WASHINGTON — Comcast may yet get to buy Time Warner Cable.
Various Wall Street analysts have lowered the odds that No. 1 U.S. MSO Comcast’s purchase of No. 2 TWC will be consummated, but they’re still arguing that the $69 billion deal has a better-than-even chance of getting past the Justice Department and Federal Communications Commission.
The FCC’s decision to apply phone company-style Title II common-carrier regulations to broadband Internet-service providers could be a plus for the deal, though opponents last week were trying to make sure that decision did not provide any momentum.
Comcast faces a dual vetting challenge. The FCC and Justice Department are looking at the combination’s traditional cable- TV subscribers, though Comcast is spinning off systems to Charter Communications and the newly created GreatLand Connections to keep that tally below 30% of the national pay TV customer count.

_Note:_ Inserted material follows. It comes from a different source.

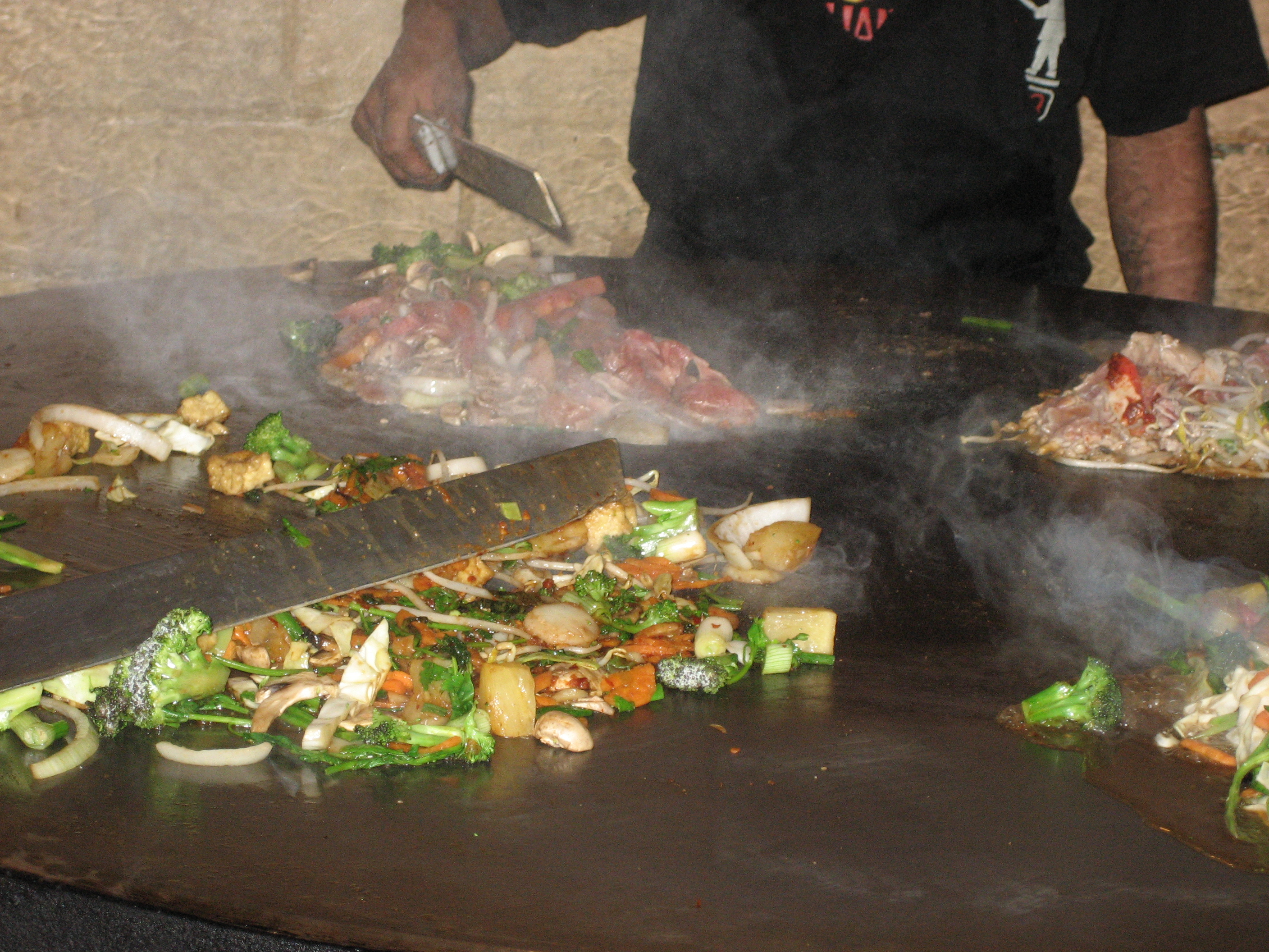 Mongolian barbeque

As of year-end 2014, Comcast counted some 22.4 million video customers, while Time Warner Cable had 10.8 million pay TV subscribers. After the merger and the system swaps are done, the post-deal Comcast would have just under 30 million subscribers.
FOCUS ON BROADBAND
But likely even more important to an FCC focused on broadband and the power of ISPs over the Internet is the combined company’s share of the high-speed data market.
The FCC plans to change its statutory definition of what constitutes advanced telecommunications deployment, in terms of broadband speed, to a minimum of 25 Megabits per second downstream. This could penalize Comcast and Time Warner Cable for providing that high-speed service, as the companies would have a greater share of those subscribers than they did under the prior 4 Mbps benchmark.
But that might be a miscalculation, said Bernstein Research senior analyst Paul de Sa. While reducing the size of the high-speed market would increase the combined company’s share, de Sa said, it also means that Comcast-TWC would control fewer high-speed households.
“Comcast has a higher share of a smaller number of subscribers, reducing anticompetitive concerns,” de Sa said in a note to investors two weeks ago.
“While the FCC recently set a new number as an aspiration for advanced broadband (a number which over 90% of Comcast customers are already receiving), they’ve set different thresholds for different proceedings,” Comcast executive vice president David Cohen told Multichannel News in an email. “The market for broadband is local, not national, and that’s the way the FCC and the DOJ have looked at it in past transactions.
“Even if taken it as a national market, because TWC has so many fewer customers on higher speeds than we do, the percentage increase when the companies combine increases only 1%,” Cohen added.
Analyst Craig Moffett, who had laid the odds at 80-20 in favor of approval as recently as January, was down to 70-30 last month and now has deal approval at 60-40. That was partly due to the FCC’s decision to redefine high-speed Internet service at 25 Mbps, which he called “emblematic of a relatively anti-cable zeitgeist in Washington.”
Wheeler has singled out ISPs as the potential blocking and degrading link in the Internet chain, with the incentive and opportunity to discriminate against both consumers and edge providers.
The FCC could approve the Comcast-TWC deal with conditions that assured that its new Title II regulations would apply to the largest ISP regardless of whether the U.S. Court of Appeals for the D.C. Circuit might throw them out again.
In addition, as part of the proposed Title II regime, FCC chairman Tom Wheeler has proposed creating a new complaint regime for interconnection issues, such as over-the-top video provider Netflix’s longstanding complaint about having to pay for peering.
That regime could make the FCC more comfortable with allowing a Comcast-TWC combination, particularly given the aggressive stance assumed by Enforcement Bureau chief Travis LeBlanc, who would investigate those interconnection complaints.
TITLE II BOOST?
Bernstein’s de Sa said he sees Title II as a slightly net positive for the deal.
“[T]he new rules provide a basic framework for preventing discrimination by broadband providers against internet content,” he told clients. “In principle, therefore, if the rules work, post-merger Comcast will not be able to exploit the market power that opponents of the deal are concerned about.”
Whichever, Comcast’s Cohen suggests he hopes the Title II decision means the FCC can get moving on the deal.
“Now that the FCC has put in place industry wide rules on the Open Internet — which we’ll evaluate when we see the order — we expect they’ll turn to the pending transaction reviews, both ours and AT&TDirecTV,” Cohen said. “We continue to hope for regulatory approvals early this year.”
Not so fast said the Stop Mega Comcast Coalition, which last week circulated a white paper, “Net Neutrality Rules Are No Cure for Mega-Comcast.”
Comcast last month exercised an option to extend the deal’s breakup date to August.